Но бог с ним, с Велегорским. Сил у нас хватит. В одной Казани полтысячи человек, много оружия. Конспирация отменная: если часть организации провалится, все равно мы сможем обложить Москву пожаром восставших городов. И потом, - Савинков не удержался, - англичане на севере, чехи с Волги, японцы с востока, американцы с...
- Замолчи! - вскочил Ружич. - Замолчи, или я немедленно выхожу из организации!
- Хорошо, замолчу, - смиренно согласился Савинков. - Но выходить из организации поздно. И не забывай, что существует Чека. Сейчас ты ребенок, - продолжал Савинков. - Обрети мудрость! Смелее смотри в будущее! Важен конечный результат. Только бы добраться до штурвала. А там реверанс перед союзниками и прощальное "адью".
Ружич оцепенело молчал. Он знал: если начнет оспаривать Савинкова, нервы не выдержат и - истерика.
- Вот и хорошо, вот и великолепно... - повторял Савинков, радуясь, что Ружич молчит, и все еще не веря, что тот не взорвется.

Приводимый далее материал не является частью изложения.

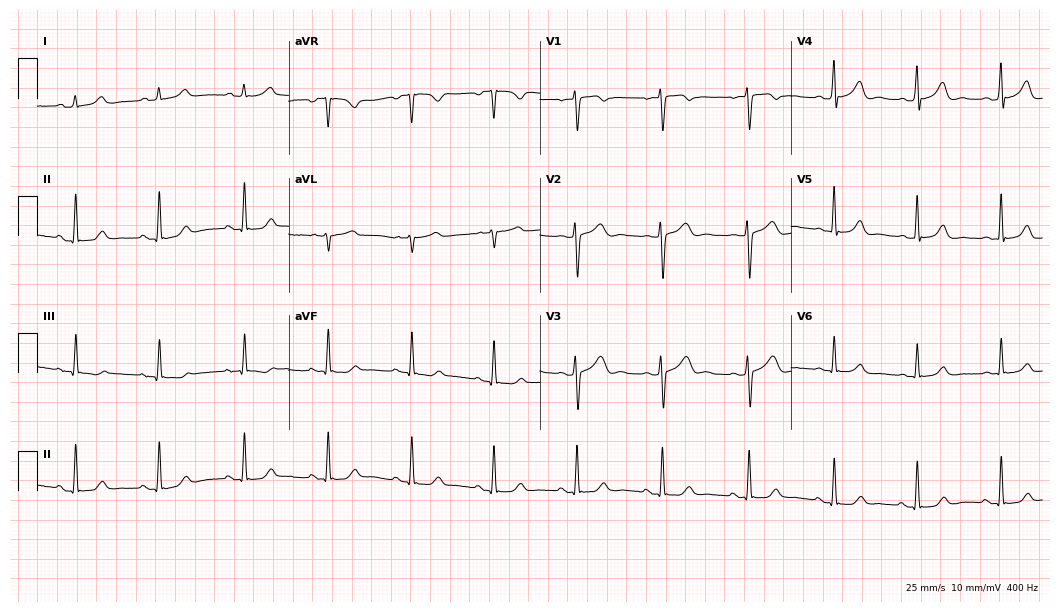
ECG (10.2-second recording at 400 Hz) — a 34-year-old female patient. Screened for six findings — first-degree AV block, right bundle branch block, left bundle branch block, sinus bradycardia, atrial fibrillation, sinus tachycardia — none is recorded.

Ружич с трудом взял себя в руки. Савинков опять заговорил о Велегорском, предостерегая от поспешных выводов. Ружич и сам понимал, что не имеет права отвергать то ценное, что, возможно, способна дать группа молодых офицеров. И разве не встреча с дочерью в особняке у Велегорского причина такого мнения? Непреодолимое желание уберечь Юнну от водоворота политической борьбы оказалось выше всех других желаний и стремлений.
- Не знаю, - сказал Ружич. - Но избавь меня от необходимости бывать там. Дай любое задание, пусть самое рискованное, но только не это.
- Все, что хочешь, но прочь несносную хандру!
Бурю нужно встречать с лицом, на котором восторг и мужество!
- Борис... - тихо начал Ружич, не решаясь задать тот самый вопрос, который мучил его все эти дни. - Скажи... Вот ты передо мной. Ты знаешь меня.
Скажи как на исповеди. В те минуты, когда ты остаешься один... Совсем один... Когда никто не пытается прочесть на лице твои думы. Когда ты ни в чем не принуждаешь себя... Скажи, тебя обуревают сомнения? Или страх перед будущим? Или колебания? Ты испытываешь тоску?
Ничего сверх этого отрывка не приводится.